# Feed Me Brains is back!



## jd13 (Sep 5, 2008)

Hey fellow Halloween Forum members!

I'm happy to announce the return of my Zombie/Horror/Halloween website, *Feed Me Brains*! After server issues and some personal family things last year, the site went down for several months. Unfortunately all of the content was lost, but I'm getting started again. Take a look and help me get the word out...

*Feed Me Brains*

The site is a fun and unique blend of movie reviews, zombie content, Halloween and horror news, and most importantly, Halloween prop reviews. So far there are two quality reviews which may be of interest to the forum readers - and MANY more on the way...

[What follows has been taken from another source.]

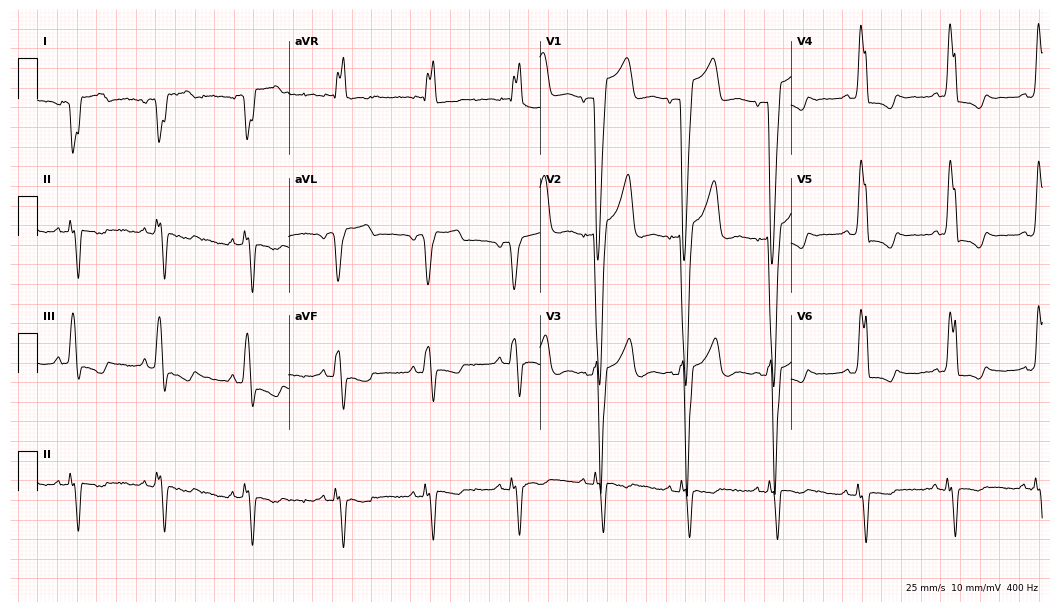
Electrocardiogram (10.2-second recording at 400 Hz), an 84-year-old female. Of the six screened findings (first-degree AV block, right bundle branch block (RBBB), left bundle branch block (LBBB), sinus bradycardia, atrial fibrillation (AF), sinus tachycardia), none is recorded. Only these six findings were labelled.

Life-Size Animated Michael Myers | Feed Me Brains

Chest Splitting Zombie Animated Prop | Feed Me Brains

The site has links for you to follow me on Twitter and YouTube (which has several videos of my past haunts!)

Feedback is welcome and appreciated!

- Feed Me Brains


----------



## Jeffhawk (Nov 16, 2009)

I was looking at your comments about the chest splitting zombi,it doesnt look that bad,ive seen a lot worse.but the good thing is its got lots of room for improvement, not to mention placement of it would be critical(strobe lights -fog-or a dark corner.when i get props like that i put clear coat on the guts& blood to make it fresh looking or a new coat of dark red...I also saw you advertised a freddy k, but couldnt find any thing on him,Im very interested in one if ya got em.you can pm me or drop an email,[email protected] saw the mike myers last year and was very disapointed in it,so i got a new jason,however if I find an old mike i might get him.


----------



## jd13 (Sep 5, 2008)

Hey man, I'm not sure how I missed this comment from so long ago but thanks for responding! I didnt think anybody even visited the site (which I haven't updated in a while anyway)

My chest splitting zombie is still going strong and I love it! I do have a first generation life size Freddy from Gemmy but it's not for sale at the moment. I may be selling my entire collection in the near future but I'll definitely be posting here if I do that...


----------